Plagiarism is a developing issue in the scholarly community. Several plagiarism detection tools are used to detect comparative source code. The strategy for broadly checking pairwise likenesses between documents is not efficient enough for a large number of source code documents. Hence in order to make source code similarity recognition quick and adaptable, an information retrieval based approach is used for the same.
Fig. 1
In this approach, each and every report is presented like a query so as to fetch a ranked list of similar reports in decreasing sequence of their values of similarity with the given query. Then to report a set of records as potential instances of code reusability, a threshold value is applied on decremented similarity ratios. Here, from the annotated parse tree of the source code, terms are extracted. A field-based language model is used for indexing and for retrieving source code documents. As a result, we get improved plagiarism prediction accuracy with the help of source code parsing.
Programmers keep an eye on re-utilizing source code pieces that are accessible on the internet. Due to the use of same programming language specific keywords and constructs, the bag of words representation of source codes results in a large number of hits. This makes the issue of source code plagiarism, challenging. Hence, in a huge corpus, it is really inefficient to calculate pairwise similarity values between the source codes.

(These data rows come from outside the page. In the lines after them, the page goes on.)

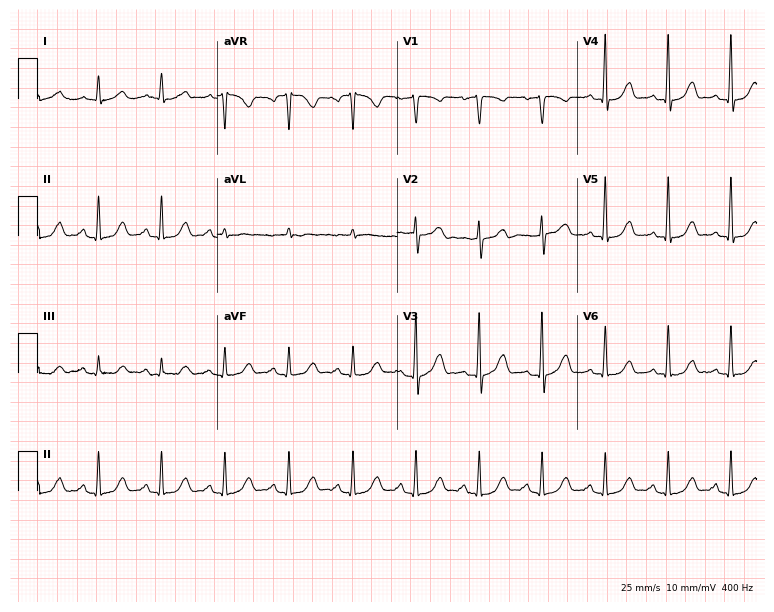
Standard 12-lead ECG recorded from a man, 57 years old (7.3-second recording at 400 Hz). None of these six findings is recorded: first-degree AV block, right bundle branch block (RBBB), left bundle branch block (LBBB), sinus bradycardia, atrial fibrillation (AF), sinus tachycardia.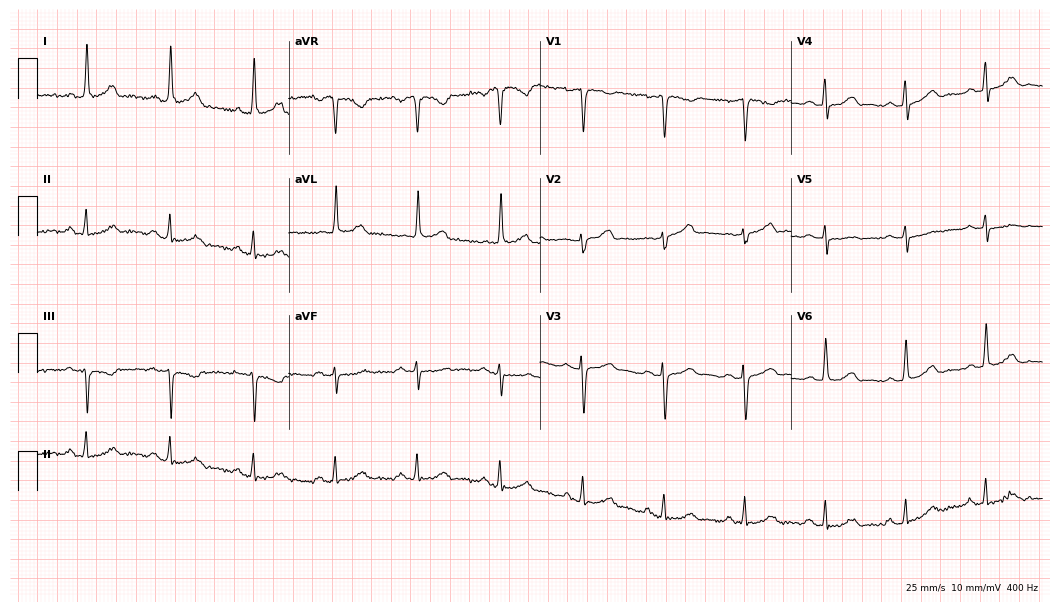
Resting 12-lead electrocardiogram. Patient: a 60-year-old woman. Read as a normal ECG.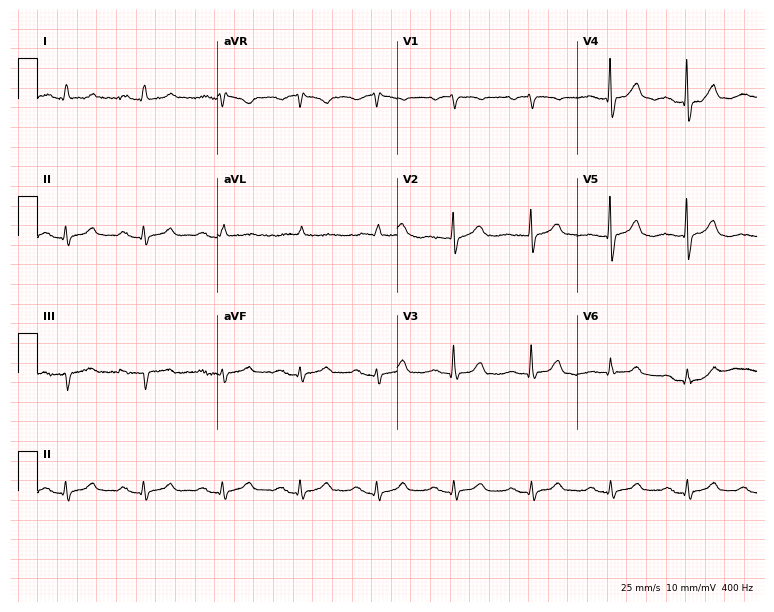
Standard 12-lead ECG recorded from a female, 74 years old. Read as a normal ECG.

We can get rid of pairwise calculation by using an information retrieval based approach. Here, firstly each and every document is being added to an indexed organization based on the inverted list and then each of them is used in order to fetch a ranked list of matching documents from the corpus, wherein each of them is treated as a pseudo-query. Then from this retrieved list, all the plagiarised documents are selected.
Retrieval of Documents using Pseudo Query
Here, each and every document in the corpus is treated as a pseudo query and then in response to the query, we fetch most similar documents that are top ranked.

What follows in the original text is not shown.